In der Summe betrug das Ergebnis der normalen Geschäftstätigkeit der Varengold Bank AG 530 TEUR (Vorjahr: -5.434 TEUR); der Jahresüberschuss lag bei 209 TEUR (Vorjahr: -3.681 TEUR).

C. NACHTRAGSBERICHT

Mit Beschluss der außerordentlichen Hauptversammlung der Varengold Bank AG vom 20. Januar 2015 wurde der Vorstand ermächtigt, das Grundkapital der Gesellschaft mit Zustimmung des Aufsichtsrats von 1.771.405,00 EUR gegen Bareinlagen auf bis zu 1.948.368,00 EUR durch Ausgabe von bis zu 176.963 neuen auf den Inhaber lautende Aktien ohne Nennbetrag (Stückaktien) mit anteiligem Betrag des Grundkapitals von jeweils 1,00 EUR zu erhöhen. Die neuen Aktien sind ab dem 1. Januar 2016 gewinnberechtigt. Das gesetzliche Bezugsrecht der Aktionäre wird ausgeschlossen. Der Vorstand wurde ermächtigt, mit Zustimmung des Aufsichtsrats die weiteren Einzelheiten der Kapitalerhöhung und ihrer Durchführung, insbesondere die Auswahl des Zeichners beziehungsweise der Zeichner und die Bedingungen für die Ausgabe der Aktien, festzulegen. Von dieser Ermächtigung hat der Vorstand mit Zustimmung des Aufsichtsrates Gebrauch gemacht und 176.963 Aktien zu einem Ausgabekurs von 20,00 EUR je Aktie bei einem internationalen Investor platziert. Die Eintragung der Kapitalerhöhung erfolgte am 20. April 2015. Mit den neuen Mitteln sollen vorrangig die Produktportfolios der Geschäftsfelder Capital Markets und Commercial Banking weiter ausgebaut werden.

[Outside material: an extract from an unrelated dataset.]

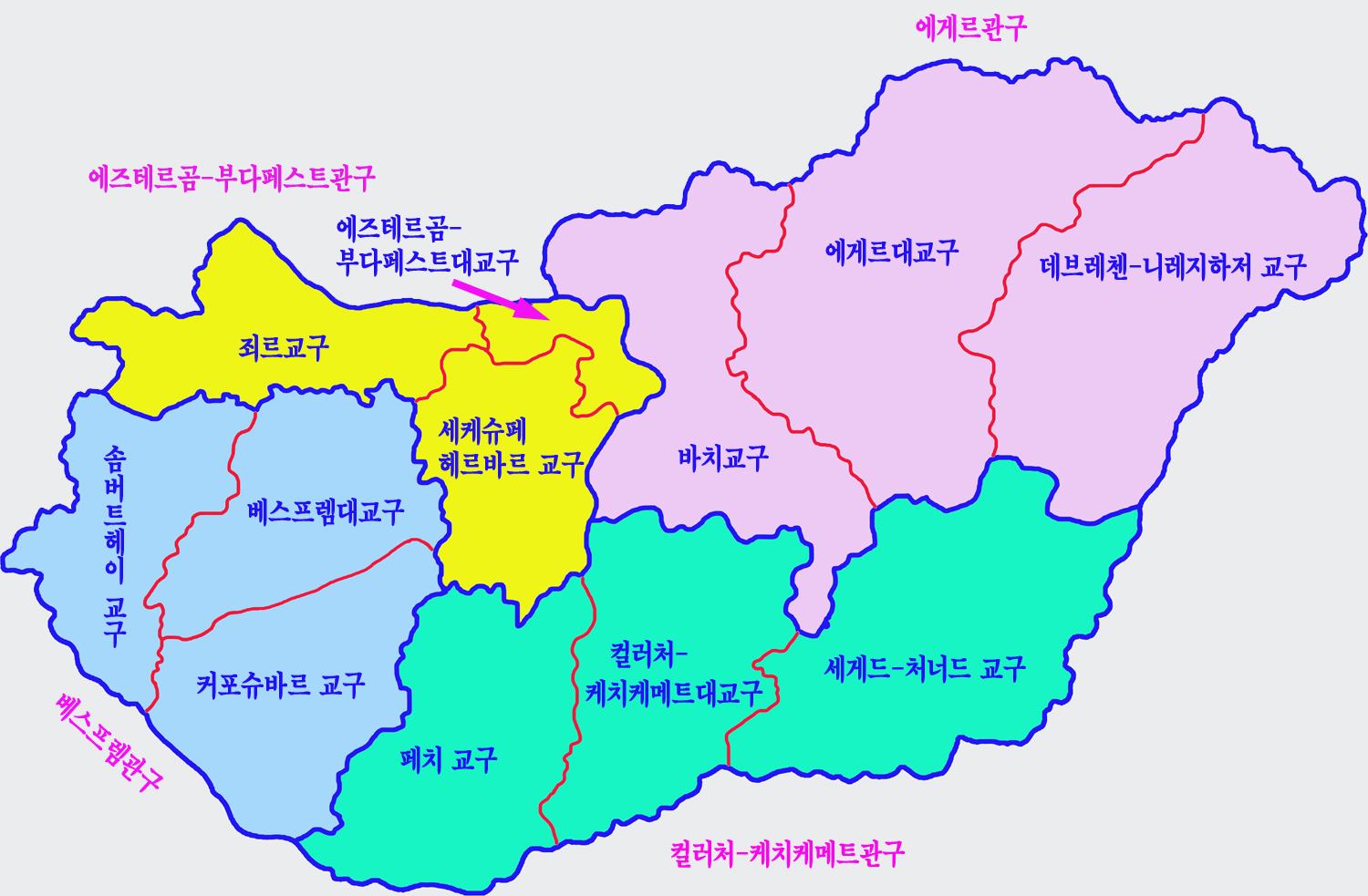 헝가리 가톨릭교구도
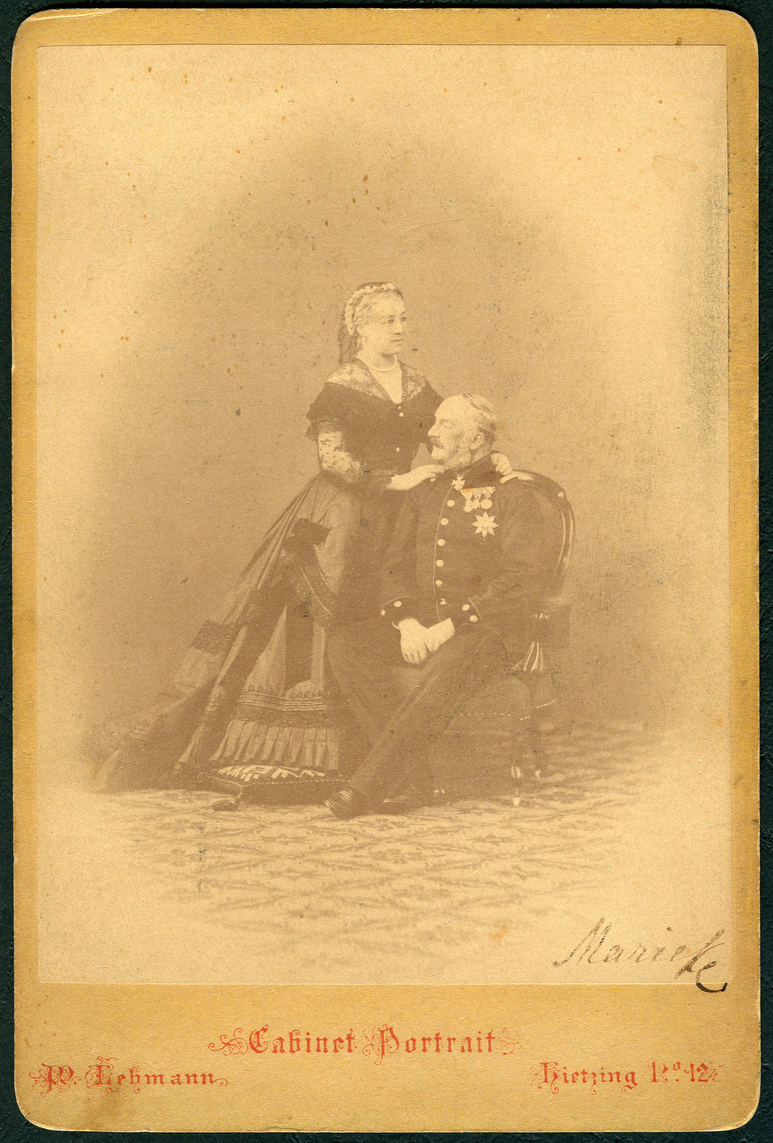 Das nach der Schlacht bei Langensalze 1866 aus dem Königreich Hannover zunächst nach Hietzing/Österreich exilierte Ehepaar Marie und Georg V., hier auf einer von Marie signierten Atelieraufnahme des Fotografen Wilhelm Lehmann, der sein Fotostudio „neben Dommayers Casino“ (vergleiche die Rückseite (Revers) des Kartonträgers im Kabinettformat) betrieb. In der Vergrößerung dieses um 1867 entstandenen Fotos ist die nachträgliche Retuschierung der Augen der Königin zu erkennen ...

Im Februar 2015 hat die Varengold Bank AG die vorhandene Beteiligung an der Varengold Investmentaktiengesellschaft mit Teilgesellschaftsvermögen von 49 % auf 100 % erhöht. Die Bank möchte damit die neue Tochtergesellschaft auf Basis der bereits eng verzahnten Geschäftsbeziehung auch aus operationeller Sicht näher an sich binden.

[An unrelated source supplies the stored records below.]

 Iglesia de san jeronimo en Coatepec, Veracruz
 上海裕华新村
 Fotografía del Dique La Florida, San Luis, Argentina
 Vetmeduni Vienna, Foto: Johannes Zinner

Im Dezember 2014 hat die Varengold Bank AG einen Antrag zur Erlaubnis einer Finanzholding-Gesellschaft bei der Bundesanstalt für Finanzdienstleistungsaufsicht im Sinne der Artikel 7 und 8 CRR gestellt. Die Entscheidung seitens der Aufsichtsbehörde steht derzeit noch aus.

Über die geschilderten Vorgänge hinaus trat nach Abschluss des Geschäftsjahres 2014 keine Entwicklung von besonderer Bedeutung ein.

D. PROGNOSEBERICHT

Insgesamt blicken wir den sich aktuell am Markt entwickelnden Rahmenbedingungen mit verhaltener Zuversicht für das Jahr 2015 entgegen und gehen von geringen Wachstumsraten aus, ohne dabei die regionalen Unterschiede der Finanz- und Kapitalmärkte außer Acht zu lassen.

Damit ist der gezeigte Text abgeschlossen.